The iron workers have the job in part because neither trained psychologists nor the professionals on the police force are willing to go over the rail onto the bridge's underbelly to talk down potential victims.

The article said the iron workers pitch themselves to potential jumpers as regular folks who know how tough life can be. If the person doesn't respond to casual conversation, the iron workers' goal is to buy time and establish rapport - then inch close enough to grab them.

One strategy is to ask for the person's watch or wallet, "since you're about to jump anyway." Another is to instill fear, describing in gruesome detail how painful it would be to hit that water at more than 100 miles an hour - and possibly come out of it alive.

The iron workers aren't unaffected by what they see - one father dropped his toddler off the bridge, then jumped himself.
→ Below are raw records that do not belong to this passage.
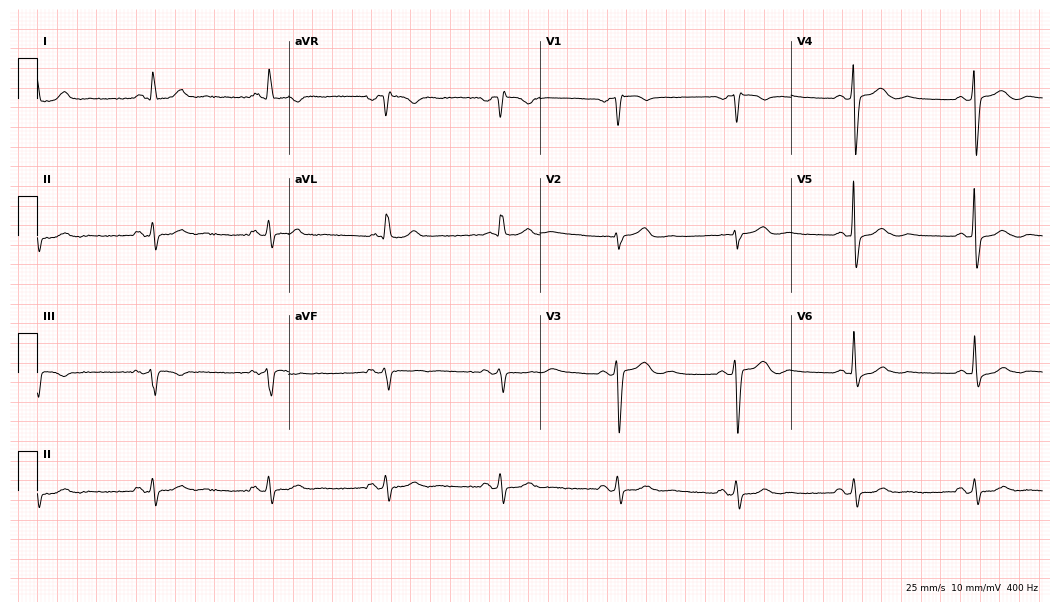
Electrocardiogram (10.2-second recording at 400 Hz), a male patient, 67 years old. Of the six screened findings (first-degree AV block, right bundle branch block, left bundle branch block, sinus bradycardia, atrial fibrillation, sinus tachycardia), none is recorded.
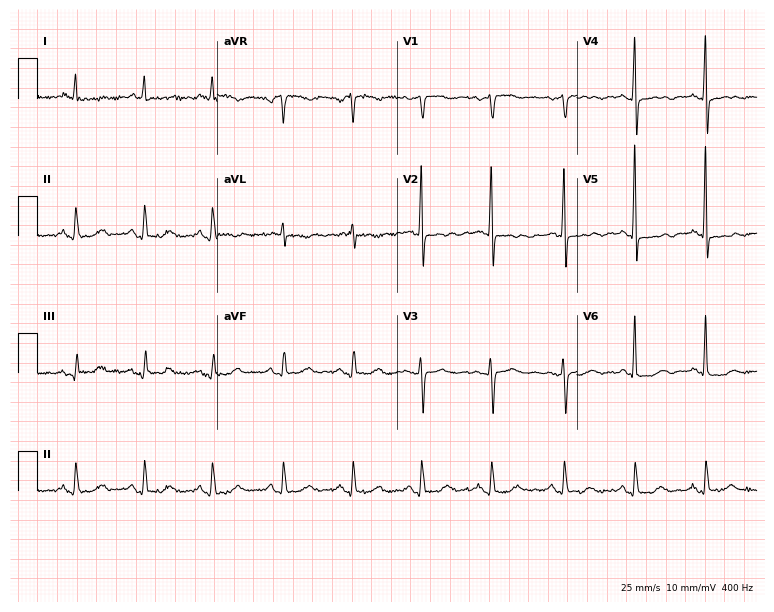
Resting 12-lead electrocardiogram (7.3-second recording at 400 Hz). Patient: a female, 80 years old. None of these six findings is recorded: first-degree AV block, right bundle branch block, left bundle branch block, sinus bradycardia, atrial fibrillation, sinus tachycardia.
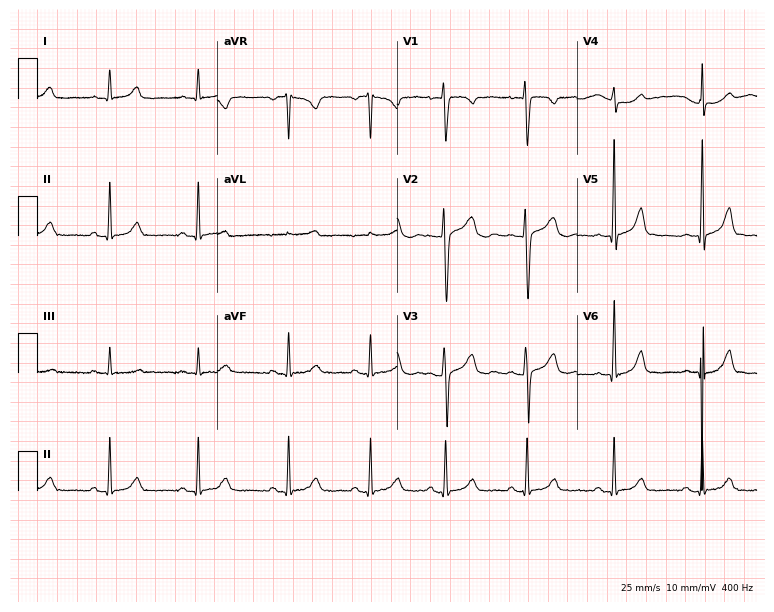
Standard 12-lead ECG recorded from a female patient, 40 years old (7.3-second recording at 400 Hz). None of these six findings is recorded: first-degree AV block, right bundle branch block (RBBB), left bundle branch block (LBBB), sinus bradycardia, atrial fibrillation (AF), sinus tachycardia. Other findings, if any, are not listed.
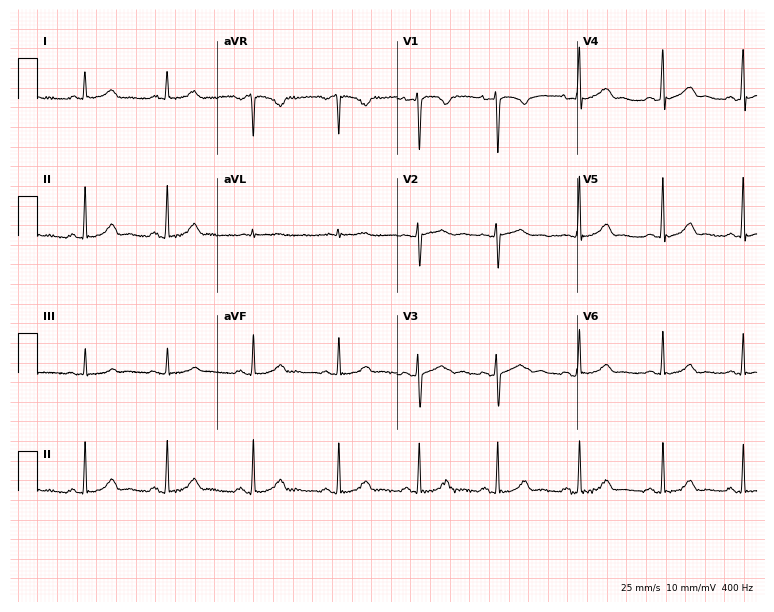
Standard 12-lead ECG recorded from a 38-year-old female patient (7.3-second recording at 400 Hz). Read as a normal ECG.
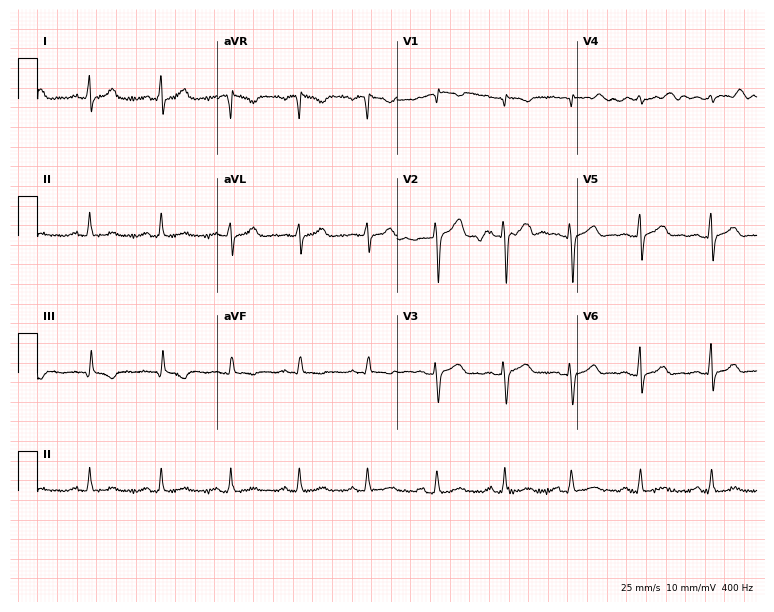
Resting 12-lead electrocardiogram (7.3-second recording at 400 Hz). Patient: a man, 26 years old. None of these six findings is recorded: first-degree AV block, right bundle branch block, left bundle branch block, sinus bradycardia, atrial fibrillation, sinus tachycardia.
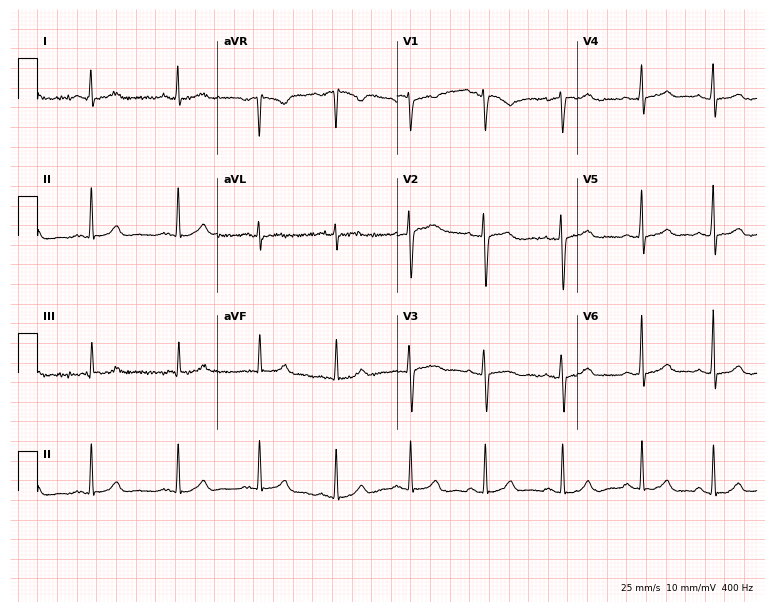
12-lead ECG (7.3-second recording at 400 Hz) from a female patient, 35 years old. Labelled as a normal ECG.
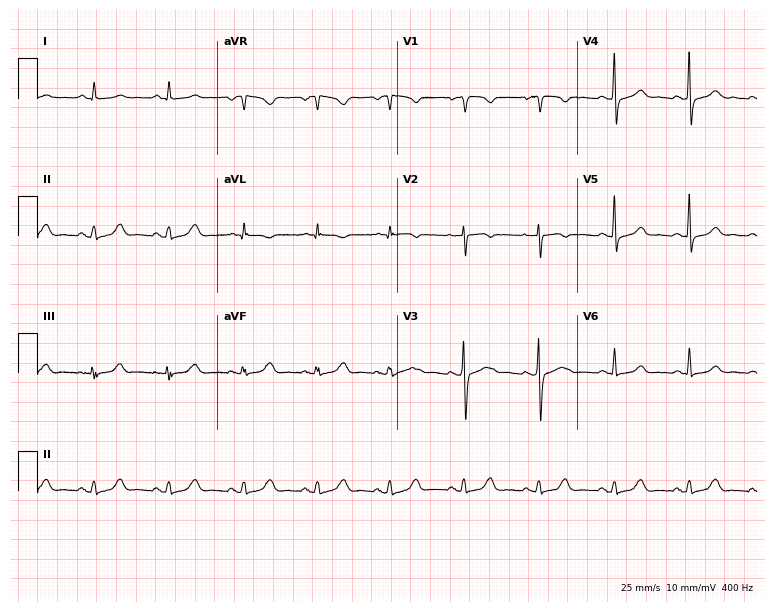
12-lead ECG from a woman, 55 years old. No first-degree AV block, right bundle branch block (RBBB), left bundle branch block (LBBB), sinus bradycardia, atrial fibrillation (AF) or sinus tachycardia recorded for this tracing. Only these six findings were labelled.
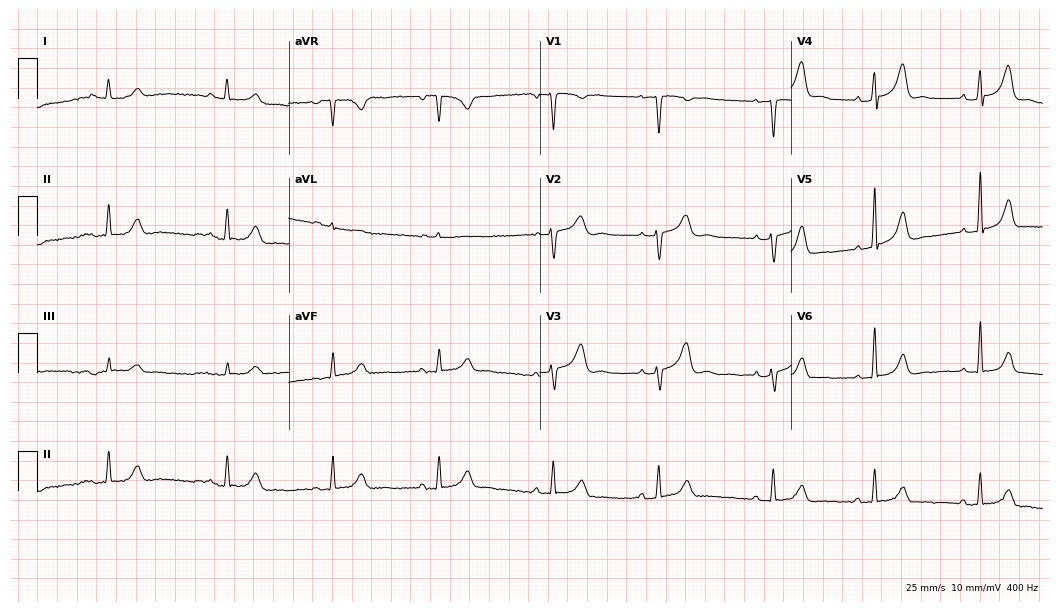
ECG (10.2-second recording at 400 Hz) — a 28-year-old woman. Screened for six findings — first-degree AV block, right bundle branch block, left bundle branch block, sinus bradycardia, atrial fibrillation, sinus tachycardia — none is recorded.
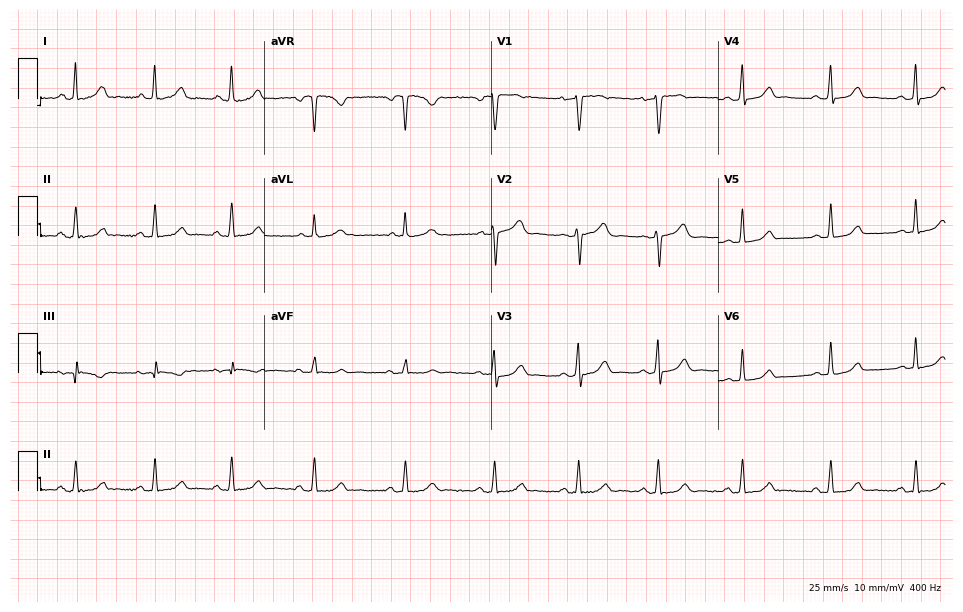
12-lead ECG (9.3-second recording at 400 Hz) from a 36-year-old woman. Screened for six findings — first-degree AV block, right bundle branch block, left bundle branch block, sinus bradycardia, atrial fibrillation, sinus tachycardia — none is recorded. Only these six findings were labelled.

One iron worker described what he has seen as "pretty devastating."

The man in the trench coat on the catwalk kept Sievert and others at bay for hours with his knife, and never told them why he wanted to jump. He had tied a nylon rope around his neck and fastened the other end to the bridge. Finally, "fed up and exhausted" as the Journal put it, Sievert told the man to give up in 30 seconds or he would come after him.

The man saluted and jumped. But the rope was still around his neck, and Sievert and other workers grabbed it and hoisted him up - unconscious but alive.